Because we’re a proxy and not an account pool, where you sit on a provider’s terms stays your decision, made with the whole picture in front of you instead of in the dark. You can see what each deployment really costs, route the spend down, and turn the taps up or down per team based on how much risk you’re willing to carry. The two leaks above are the same machine doing two jobs: sending each request to the right model, and making the deployment you’ve chosen legible enough to manage.

A couple of caveats, plainly. Flowstate makes a deployment observable and controllable; it doesn’t rewrite your contract. If you need a BAA, data residency or a contractual no-training clause, that’s the Enterprise door, and there our job is the routing and the ledger: keeping the metered bill from running away from you.

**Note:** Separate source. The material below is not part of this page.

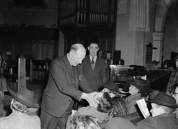 Teitl Cymraeg/Welsh title: Iachau trwy ffydd yn Eglwys Fethodistaidd Llandrindod Ffotograffydd/Photographer: Geoff Charles (1909-2002) Nodyn/Note: Image of Revd Hywel Harris' faith healing meeting at St John's Methodist Church, Llandrindod Wells. Dyddiad/Date: January 5, 1950 Cyfrwng/Medium: Negydd ffilm / Film negative Cyfeiriad/Reference: (gch00160) Rhif cofnod / Record no.: 3367276 Rhagor o wybodaeth am gasgliad Geoff Charles yn Llyfrgell Genedlaethol Cymru More information about the Geoff Charles Collection at the National Library of Wales
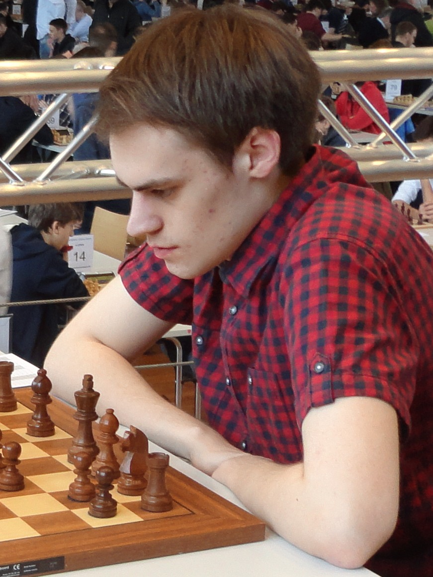 Matthias Blübaum, Grenke Chess Open 2016 in Karlsruhe.

And the whole thing is a heavy-usage story: for a light team the metered bill never gets near the point where any of this pays for itself, as the calculator shows the moment you drag the usage down.

For years, the trade looked binary: let people reach for whatever model is in front of them and eat the bill, or lock the whole thing down and police every prompt by hand.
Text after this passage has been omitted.